The commendation was conveyed in a letter from the National Council on Skills following its last session, where the governor’s leadership in personally chairing the state council was specifically noted.

“By creating a dedicated institutional framework for skills development, Kaduna State has demonstrated a proactive commitment to addressing the unemployment gap and fostering human capital development in line with our national objectives,” Shettima wrote.

The Vice President described the Kaduna initiative as a testament to Governor Uba Sani’s vision of integrated economic growth, adding that the National Council on Skills regards the model as a vital template for a bottom-up approach to skills acquisition — one designed to ensure vocational and technical training reaches the grassroots effectively.

Shettima urged the governor to sustain the momentum, expressing the council’s readiness to collaborate with the Kaduna State Council to harmonise standards and scale the impact of interventions.

The commendation comes on the back of significant investments by the Uba Sani administration in technical and vocational education.
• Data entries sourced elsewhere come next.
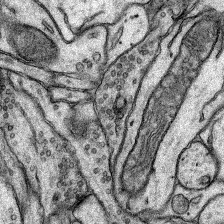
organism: Rat
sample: Hippocampus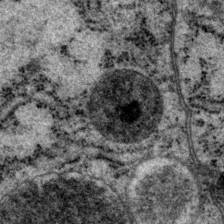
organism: P. pacificus
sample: Pharynx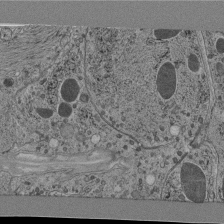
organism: C. elegans
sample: C. elegans pharynx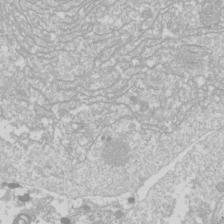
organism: Drosophila
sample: Cell division; meiosis; drosophila spermatocytes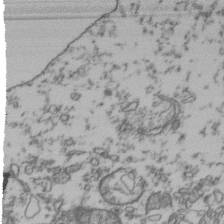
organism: Human
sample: Activated Jurkat CD4+ T cells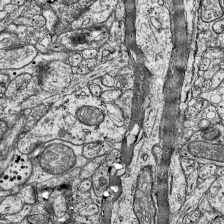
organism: Mouse
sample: Visual Cortex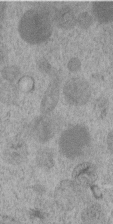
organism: C. elegans
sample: C. elegans embryo early stage

The state has established three Kaduna State Institutes of Vocational Training and Skills Development, located at Soba, Rigachikun, and Samarun Kataf — spread across the three senatorial zones — with a combined capacity to produce 12,000 artisans annually.

Trainees at the institutes are being equipped in welding, aluminium fabrication, fashion design, solar panel installation, and other trades, with certificates awarded upon completion. The state government is partnering with the National Board for Technical Education for the formal certification of courses.

Beyond the institutes, Governor Uba Sani plans to transform the Panteka Market — home to an estimated 3,800 artisans — into an industrial hub, covering trades such as welding and fabrication, carpentry and joinery, and masonry.